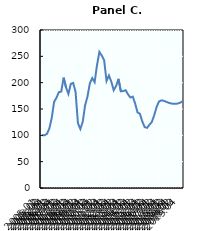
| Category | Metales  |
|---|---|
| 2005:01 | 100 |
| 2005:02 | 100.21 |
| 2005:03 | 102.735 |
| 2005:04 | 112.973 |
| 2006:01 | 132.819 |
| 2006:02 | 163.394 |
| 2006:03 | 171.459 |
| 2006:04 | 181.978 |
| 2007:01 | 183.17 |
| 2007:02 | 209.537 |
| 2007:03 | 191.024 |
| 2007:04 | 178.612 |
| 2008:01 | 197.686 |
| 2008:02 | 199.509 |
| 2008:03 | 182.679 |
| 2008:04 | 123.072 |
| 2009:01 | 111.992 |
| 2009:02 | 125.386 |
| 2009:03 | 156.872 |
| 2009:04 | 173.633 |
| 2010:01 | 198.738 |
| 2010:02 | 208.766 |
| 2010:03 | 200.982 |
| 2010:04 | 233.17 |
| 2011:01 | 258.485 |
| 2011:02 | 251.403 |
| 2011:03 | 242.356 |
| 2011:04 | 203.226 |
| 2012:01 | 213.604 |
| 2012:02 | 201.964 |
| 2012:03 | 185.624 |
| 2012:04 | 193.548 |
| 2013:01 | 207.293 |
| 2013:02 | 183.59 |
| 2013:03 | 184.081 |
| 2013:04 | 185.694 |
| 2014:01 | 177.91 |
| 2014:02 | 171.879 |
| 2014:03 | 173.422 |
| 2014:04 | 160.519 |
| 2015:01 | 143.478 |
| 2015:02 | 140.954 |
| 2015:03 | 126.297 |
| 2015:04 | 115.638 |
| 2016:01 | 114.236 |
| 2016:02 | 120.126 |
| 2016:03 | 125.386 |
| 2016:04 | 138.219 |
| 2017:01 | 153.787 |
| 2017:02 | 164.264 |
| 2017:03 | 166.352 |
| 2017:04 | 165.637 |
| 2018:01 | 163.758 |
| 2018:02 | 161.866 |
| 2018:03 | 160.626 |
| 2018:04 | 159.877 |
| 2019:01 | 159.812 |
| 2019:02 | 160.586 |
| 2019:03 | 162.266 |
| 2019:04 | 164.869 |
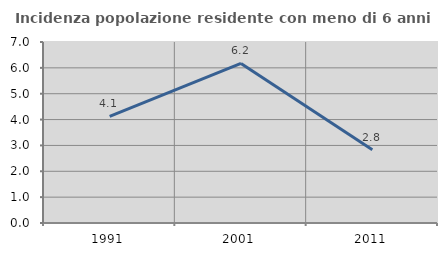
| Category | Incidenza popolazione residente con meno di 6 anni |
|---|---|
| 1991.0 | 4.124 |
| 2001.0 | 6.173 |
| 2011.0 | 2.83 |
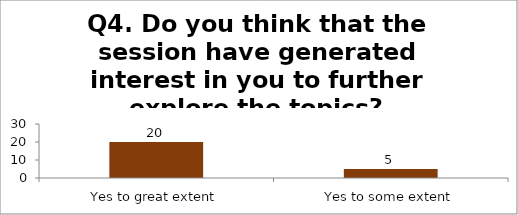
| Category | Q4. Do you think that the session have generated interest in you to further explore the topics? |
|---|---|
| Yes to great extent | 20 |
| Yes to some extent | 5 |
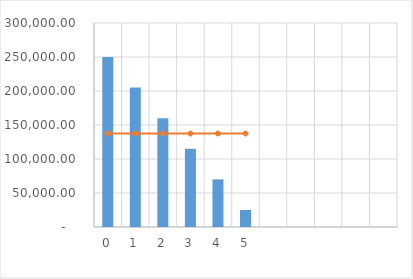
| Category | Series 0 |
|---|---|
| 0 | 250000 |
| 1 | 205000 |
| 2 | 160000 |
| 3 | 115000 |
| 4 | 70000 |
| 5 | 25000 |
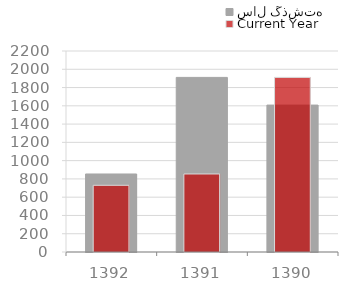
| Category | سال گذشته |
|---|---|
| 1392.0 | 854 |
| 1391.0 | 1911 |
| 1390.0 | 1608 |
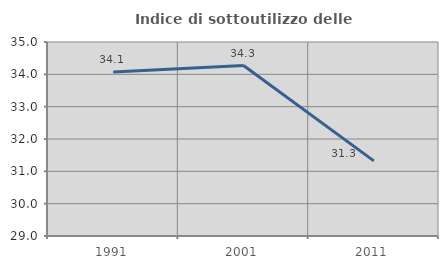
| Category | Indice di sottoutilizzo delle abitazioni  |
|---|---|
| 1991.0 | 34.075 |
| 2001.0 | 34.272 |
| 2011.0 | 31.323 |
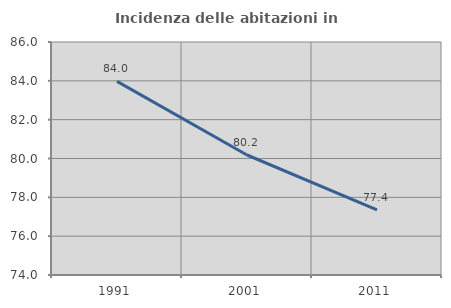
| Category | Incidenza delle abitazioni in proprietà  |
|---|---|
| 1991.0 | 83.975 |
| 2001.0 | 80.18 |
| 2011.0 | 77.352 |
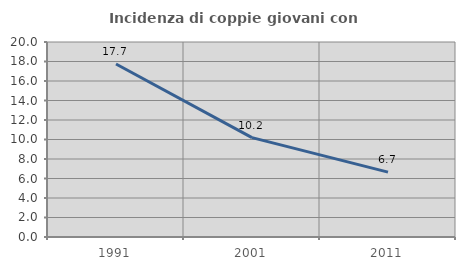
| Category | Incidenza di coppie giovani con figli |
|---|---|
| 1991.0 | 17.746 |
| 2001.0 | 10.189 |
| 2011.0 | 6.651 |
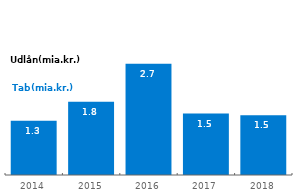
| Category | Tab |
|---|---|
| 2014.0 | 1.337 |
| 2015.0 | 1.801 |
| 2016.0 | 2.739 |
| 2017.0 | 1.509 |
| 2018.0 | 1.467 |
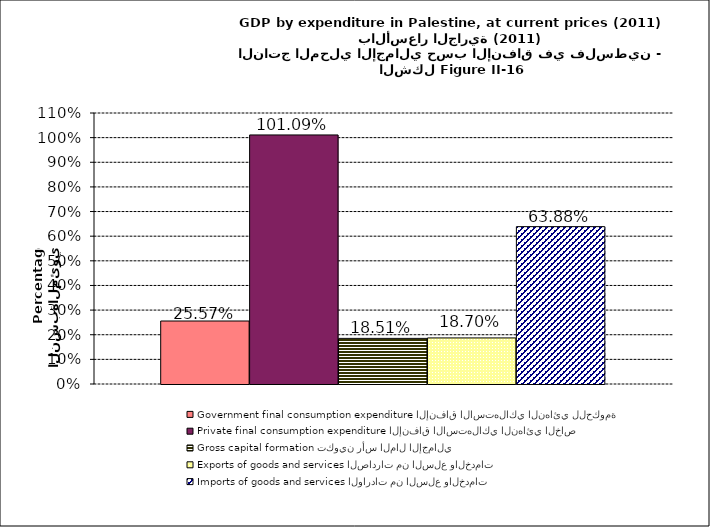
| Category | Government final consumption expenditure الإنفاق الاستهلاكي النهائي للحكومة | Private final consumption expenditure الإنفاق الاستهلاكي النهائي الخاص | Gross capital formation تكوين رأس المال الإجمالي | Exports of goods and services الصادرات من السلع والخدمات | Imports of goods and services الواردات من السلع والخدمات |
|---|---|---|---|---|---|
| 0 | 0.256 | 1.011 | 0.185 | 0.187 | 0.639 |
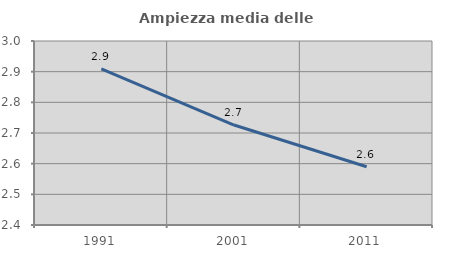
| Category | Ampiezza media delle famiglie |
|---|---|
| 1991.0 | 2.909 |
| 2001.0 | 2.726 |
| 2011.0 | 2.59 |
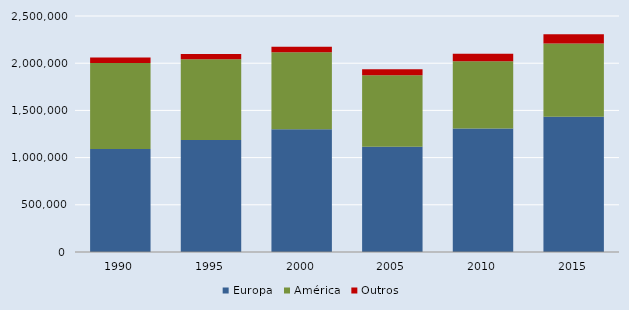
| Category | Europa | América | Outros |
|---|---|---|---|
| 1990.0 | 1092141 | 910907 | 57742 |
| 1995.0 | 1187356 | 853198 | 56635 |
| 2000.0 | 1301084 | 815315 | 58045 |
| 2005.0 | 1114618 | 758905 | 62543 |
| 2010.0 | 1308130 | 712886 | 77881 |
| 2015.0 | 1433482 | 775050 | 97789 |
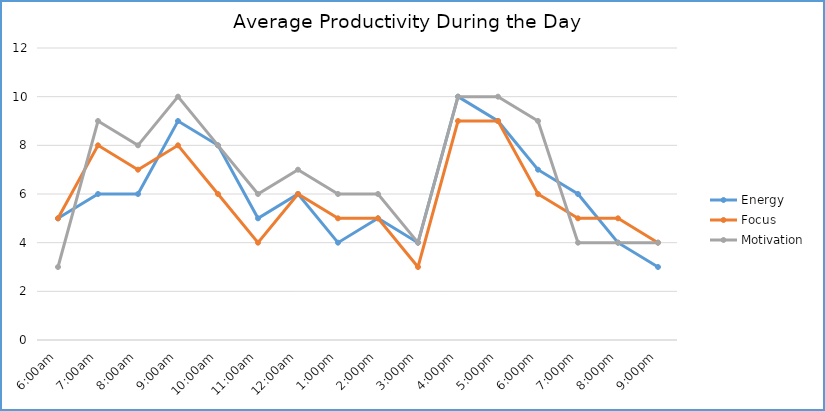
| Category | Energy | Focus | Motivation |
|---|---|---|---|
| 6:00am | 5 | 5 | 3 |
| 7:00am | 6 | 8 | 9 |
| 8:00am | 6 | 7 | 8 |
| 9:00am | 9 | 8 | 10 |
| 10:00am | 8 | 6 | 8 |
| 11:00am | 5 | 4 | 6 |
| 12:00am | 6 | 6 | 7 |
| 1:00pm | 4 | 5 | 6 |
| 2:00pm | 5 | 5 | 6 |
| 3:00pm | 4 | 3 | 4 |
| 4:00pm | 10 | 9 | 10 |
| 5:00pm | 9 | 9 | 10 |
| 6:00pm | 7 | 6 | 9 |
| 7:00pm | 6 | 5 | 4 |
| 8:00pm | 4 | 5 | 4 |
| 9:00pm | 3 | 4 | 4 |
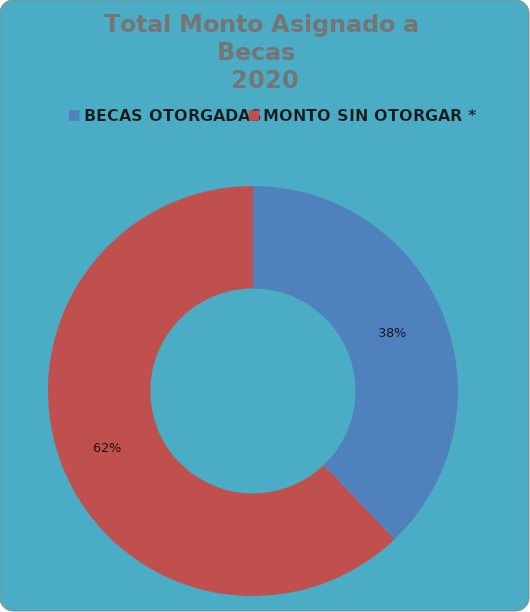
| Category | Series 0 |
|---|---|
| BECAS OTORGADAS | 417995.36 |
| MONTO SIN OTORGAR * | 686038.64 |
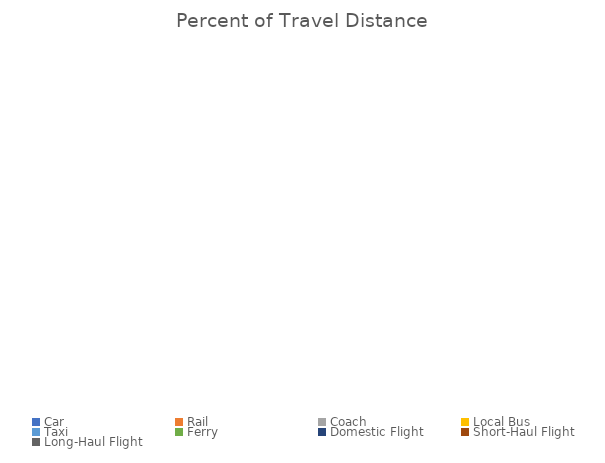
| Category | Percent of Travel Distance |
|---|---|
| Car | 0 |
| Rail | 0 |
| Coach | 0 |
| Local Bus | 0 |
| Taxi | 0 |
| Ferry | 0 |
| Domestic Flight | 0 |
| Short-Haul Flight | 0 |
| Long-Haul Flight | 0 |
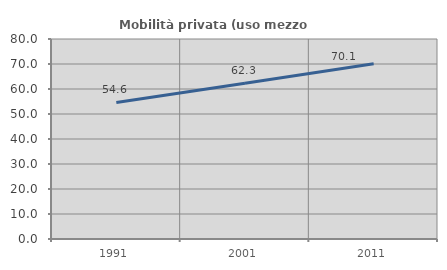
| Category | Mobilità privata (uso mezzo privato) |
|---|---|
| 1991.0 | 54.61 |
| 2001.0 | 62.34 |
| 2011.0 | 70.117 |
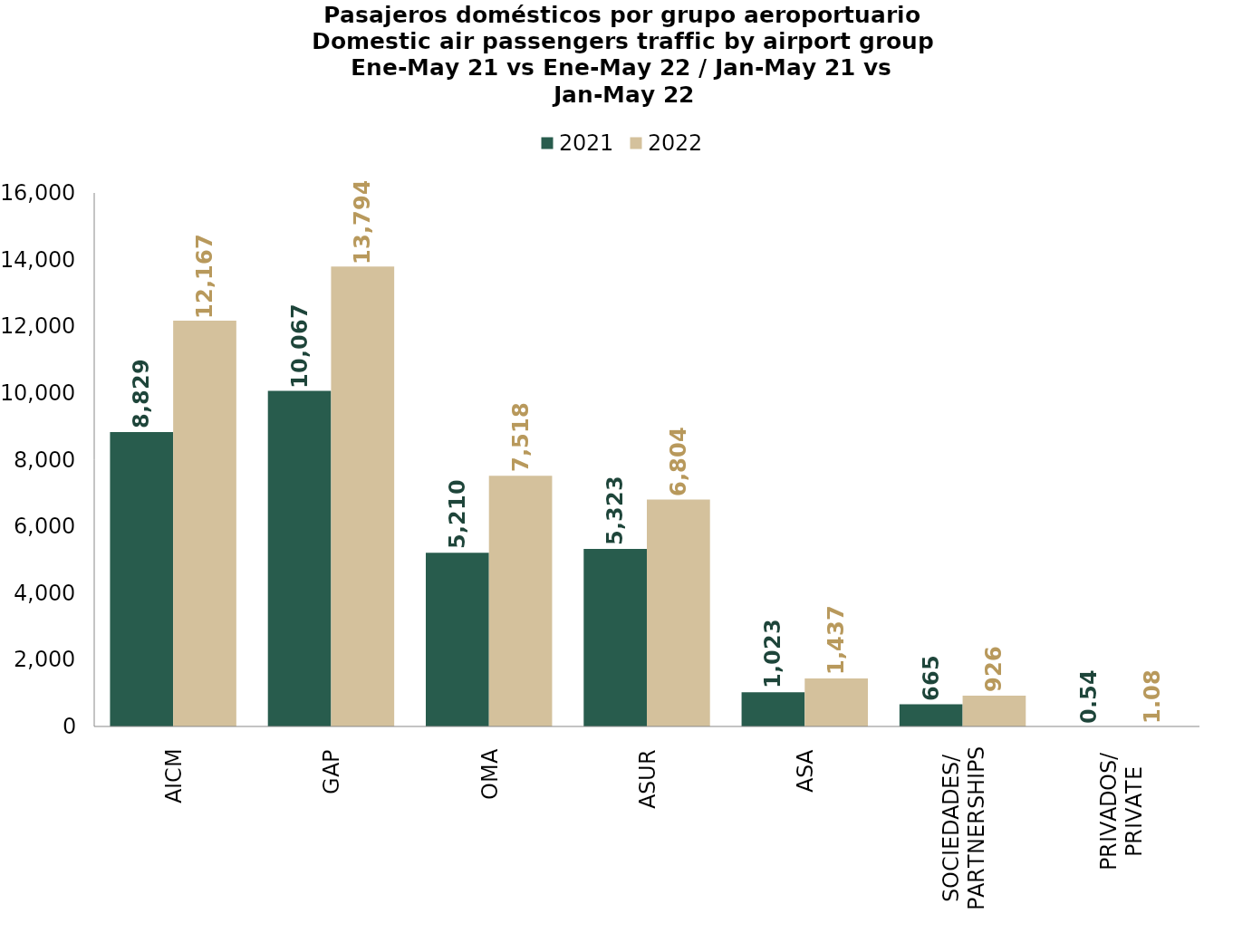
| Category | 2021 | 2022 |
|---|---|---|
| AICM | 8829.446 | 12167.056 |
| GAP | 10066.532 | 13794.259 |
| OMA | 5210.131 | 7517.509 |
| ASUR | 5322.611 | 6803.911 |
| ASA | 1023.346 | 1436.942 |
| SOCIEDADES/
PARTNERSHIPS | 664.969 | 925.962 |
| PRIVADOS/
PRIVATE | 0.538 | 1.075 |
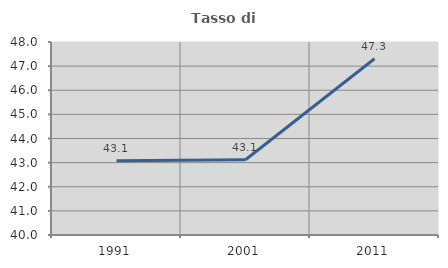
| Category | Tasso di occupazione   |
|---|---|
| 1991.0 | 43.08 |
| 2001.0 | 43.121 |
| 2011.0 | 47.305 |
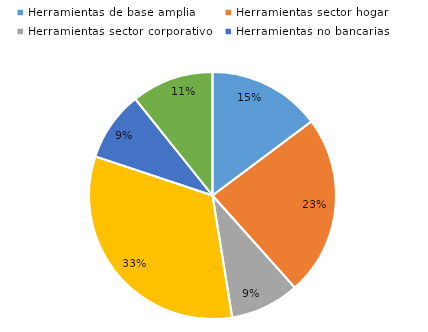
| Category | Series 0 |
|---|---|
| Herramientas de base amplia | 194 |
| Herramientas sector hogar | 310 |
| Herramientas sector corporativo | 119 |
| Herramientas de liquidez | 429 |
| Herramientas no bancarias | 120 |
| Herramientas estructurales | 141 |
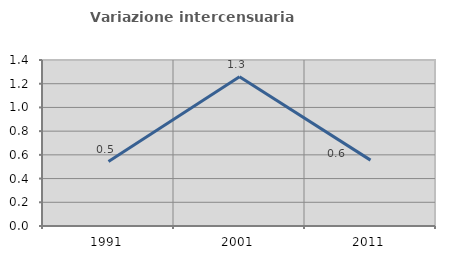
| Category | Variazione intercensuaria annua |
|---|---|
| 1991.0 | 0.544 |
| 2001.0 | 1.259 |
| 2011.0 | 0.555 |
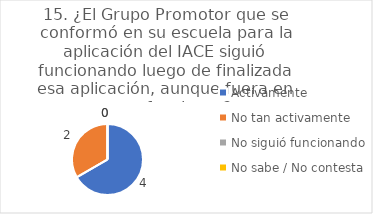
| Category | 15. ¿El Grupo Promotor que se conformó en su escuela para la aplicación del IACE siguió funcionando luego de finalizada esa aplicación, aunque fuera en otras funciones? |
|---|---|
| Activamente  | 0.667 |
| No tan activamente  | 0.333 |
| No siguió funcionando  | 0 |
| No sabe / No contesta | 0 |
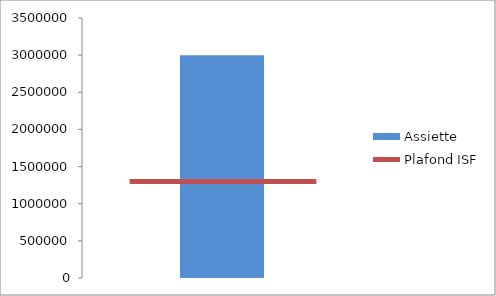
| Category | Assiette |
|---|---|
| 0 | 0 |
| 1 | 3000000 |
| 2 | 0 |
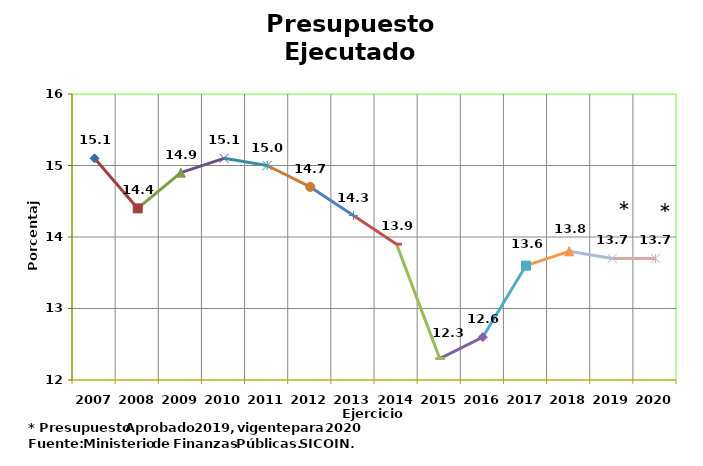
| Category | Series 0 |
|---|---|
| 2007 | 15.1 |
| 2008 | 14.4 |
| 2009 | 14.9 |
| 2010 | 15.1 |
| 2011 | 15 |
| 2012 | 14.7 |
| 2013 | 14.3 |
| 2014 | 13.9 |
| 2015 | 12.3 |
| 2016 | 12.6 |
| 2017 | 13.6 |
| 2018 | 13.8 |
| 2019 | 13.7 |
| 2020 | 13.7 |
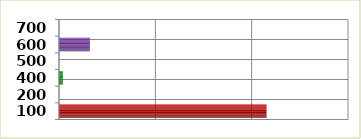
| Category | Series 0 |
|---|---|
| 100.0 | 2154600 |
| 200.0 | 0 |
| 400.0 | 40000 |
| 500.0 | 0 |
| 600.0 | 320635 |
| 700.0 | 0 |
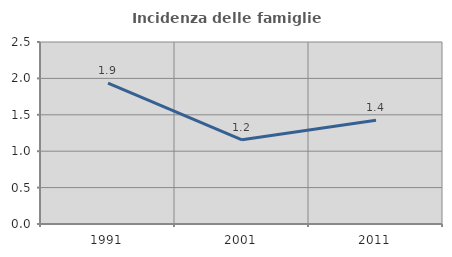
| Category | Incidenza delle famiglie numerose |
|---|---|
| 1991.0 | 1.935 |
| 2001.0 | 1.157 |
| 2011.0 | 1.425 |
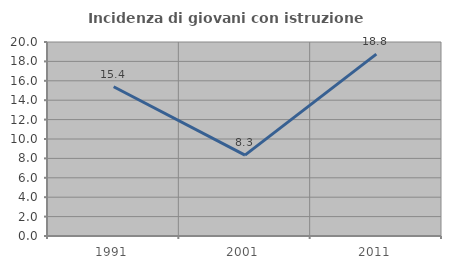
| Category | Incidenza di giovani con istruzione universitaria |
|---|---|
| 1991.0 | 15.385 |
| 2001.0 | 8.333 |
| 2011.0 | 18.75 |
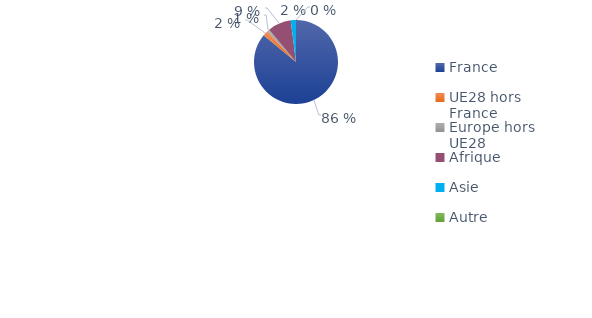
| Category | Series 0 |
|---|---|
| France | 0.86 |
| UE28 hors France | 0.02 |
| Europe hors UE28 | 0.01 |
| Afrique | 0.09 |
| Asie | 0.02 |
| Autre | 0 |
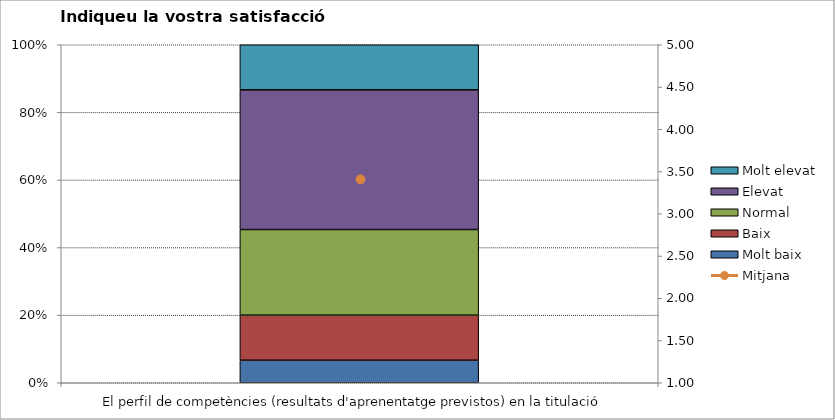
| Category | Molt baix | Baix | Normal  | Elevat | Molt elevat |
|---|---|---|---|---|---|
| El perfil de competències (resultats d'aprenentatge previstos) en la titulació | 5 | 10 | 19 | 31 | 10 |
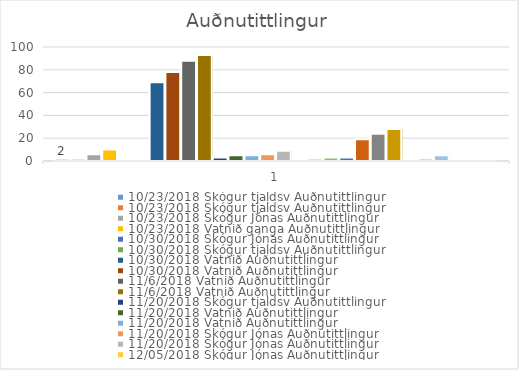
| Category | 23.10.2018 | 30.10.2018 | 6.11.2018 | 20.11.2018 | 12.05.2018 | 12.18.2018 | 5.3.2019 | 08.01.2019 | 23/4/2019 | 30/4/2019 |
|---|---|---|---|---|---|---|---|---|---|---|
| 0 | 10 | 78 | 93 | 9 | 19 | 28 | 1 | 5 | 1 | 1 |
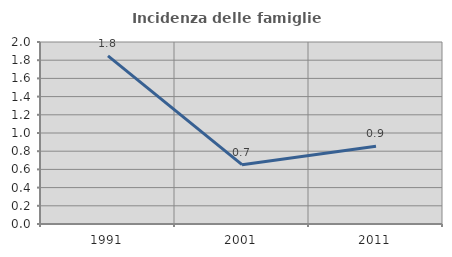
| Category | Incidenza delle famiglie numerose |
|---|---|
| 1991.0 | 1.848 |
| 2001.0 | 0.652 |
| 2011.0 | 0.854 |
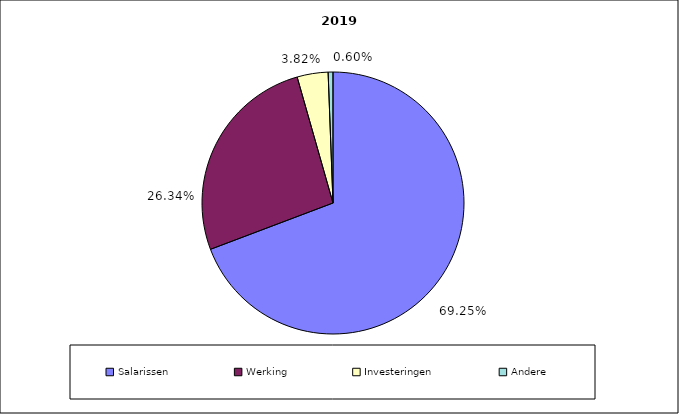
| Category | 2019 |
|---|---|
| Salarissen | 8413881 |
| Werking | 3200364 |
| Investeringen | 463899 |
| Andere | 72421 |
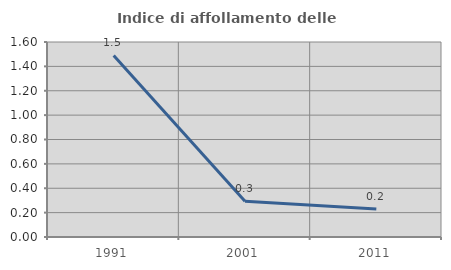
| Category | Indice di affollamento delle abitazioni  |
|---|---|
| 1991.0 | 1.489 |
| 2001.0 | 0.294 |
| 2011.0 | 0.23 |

Task instructions
Where a line in the material above holds "funcionando", copy that line.

Written solution
| Category | 15. ¿El Grupo Promotor que se conformó en su escuela para la aplicación del IACE siguió funcionando luego de finalizada esa aplicación, aunque fuera en otras funciones? |
| No siguió funcionando  | 0 |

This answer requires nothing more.